The meet replaces the long-running NYC Grand Prix in USATF's domestic schedule for 2026, after the Toyota USATF Outdoor Championships took the Randall's Island date in late July for the federation's first national championships in New York City since 1991. Texas A&M's E.B. Cushing Stadium, redeveloped in 2024 with a new Mondo surface, will host with a capacity of around 5,500. NBC will carry the meet live from 4 to 6pm Eastern, with the broadcast slotted between the Pittsburgh Marathon a month earlier and the Bowerman Mile at the Pre Classic in early July.
Hall arrives in College Station fresh from a low-key indoor block built around the 200m and is expected to make his outdoor 400m season debut at the meet. McRae, who set his world indoor mark of 44.27 in February, has not raced since and is treating the Lone Star date as the only outdoor tune-up before the USATF Championships. The undercard also features Aggie alumni Sam Whitmarsh in the 800m and Olympic pole vault silver medallist Jacob Wooten, both of whom announced their entries last week as Texas A&M leaned hard into the home-school marketing of the event.
USATF chief of athletics Renaldo Nehemiah described the Lone Star meet last week as "the foundation we needed to build the domestic side of the calendar around." The federation has paired it with a second gold-label stop, the LA Grand Prix at the new Allyson Felix Track on USC's campus on 13–14 June, with both meets sharing prize structure, broadcast partner and a unified athlete-services package. Texas A&M's bid included guarantees on athlete travel, training facilities and a multi-year hosting fee that USATF says is the largest non-championship rights deal in the federation's history.
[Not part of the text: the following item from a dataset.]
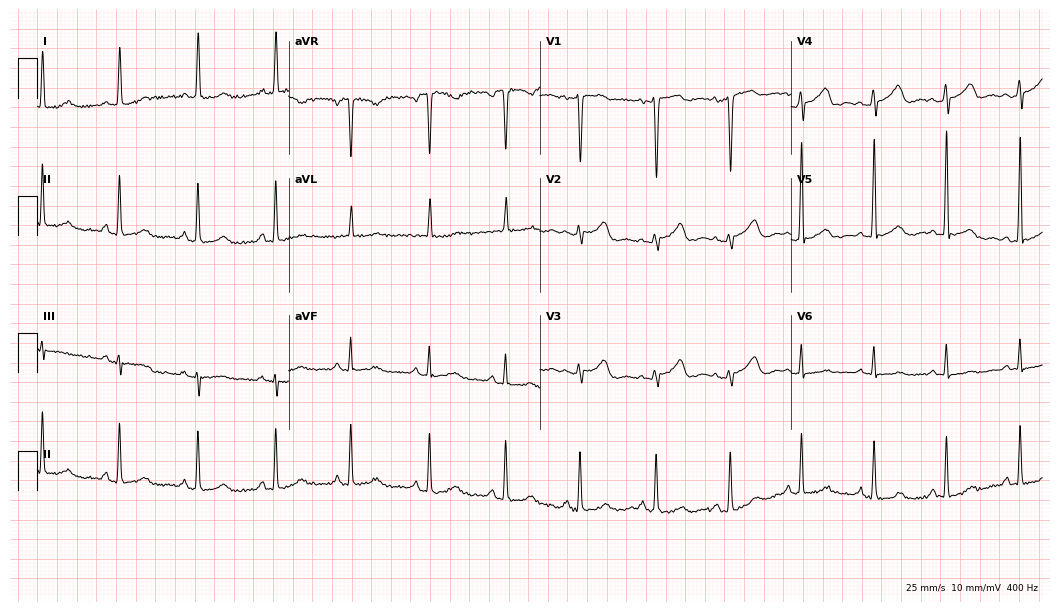
ECG — a 60-year-old female patient. Screened for six findings — first-degree AV block, right bundle branch block (RBBB), left bundle branch block (LBBB), sinus bradycardia, atrial fibrillation (AF), sinus tachycardia — none is recorded. Findings outside these six are not listed.

For College Station, the economic projections — local officials are forecasting up to $1.7m in direct spend on a single Saturday — are the headline. For the sport, the more interesting line is the calendar: a Continental Tour Gold meet on US soil in a non-Olympic year typically pulls a fraction of the field a Diamond League fixture does, and USATF is betting that prize money plus a marquee Hall-vs-McRae rematch can change that. Tickets, which went on sale in late April, sold out general-admission lower-bowl seating within 48 hours.